Answer is: option2

\( y = \frac{3}{2}x - \frac{1}{2} \)

Solution:

Find the equation of the line normal to the graph of \( 2x^2 + 3y^2 = 5 \) at the point \( (1,1) \).

Steps:

1. Implicit Differentiation:

Differentiate the equation \( 2x^2 + 3y^2 = 5 \) with respect to \( x \):

\[ 4x + 6y \frac{dy}{dx} = 0 \]

2. Solve for \( \frac{dy}{dx} \):

\[ 6y \frac{dy}{dx} = -4x \] \[ \frac{dy}{dx} = \frac{-4x}{6y} = \frac{-2x}{3y} \]

3. Substitute the Point \( (1, 1) \):

Substitute \( x = 1 \) and \( y = 1 \) into the equation for \( \frac{dy}{dx} \):

\[ \frac{dy}{dx} = \frac{-2(1)}{3(1)} = \frac{-2}{3} \]

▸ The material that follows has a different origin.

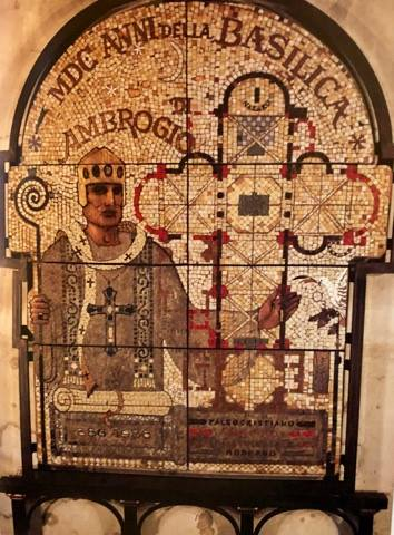 Mosaico realizzato da Aldo Matteotti raffigurante Sant'Ambrogio situato nella Basilica di San Nazaro.

So, the slope of the tangent line at \( (1, 1) \) is \( \frac{-2}{3} \).

4. Find the Slope of the Normal Line:

The slope of the normal line is the negative reciprocal of the slope of the tangent line. Therefore, the slope of the normal line is:

\[ \text{slope of normal} = \frac{3}{2} \]

5. Equation of the Normal Line:

The equation of the line is in point-slope form:

\[ y - y_1 = m(x - x_1) \]

Substituting the slope \( m = \frac{3}{2} \) and the point \( (1, 1) \):

\[ y - 1 = \frac{3}{2}(x - 1) \]

Expanding this:

\[ y - 1 = \frac{3}{2}x - \frac{3}{2} \] \[ y = \frac{3}{2}x - \frac{3}{2} + 1 \] \[ y = \frac{3}{2}x - \frac{1}{2} \]

Final Answer:

The equation of the line normal to the graph at \( (1, 1) \) is:

\[ y = \frac{3}{2}x - \frac{1}{2} \]

The correct answer is (B).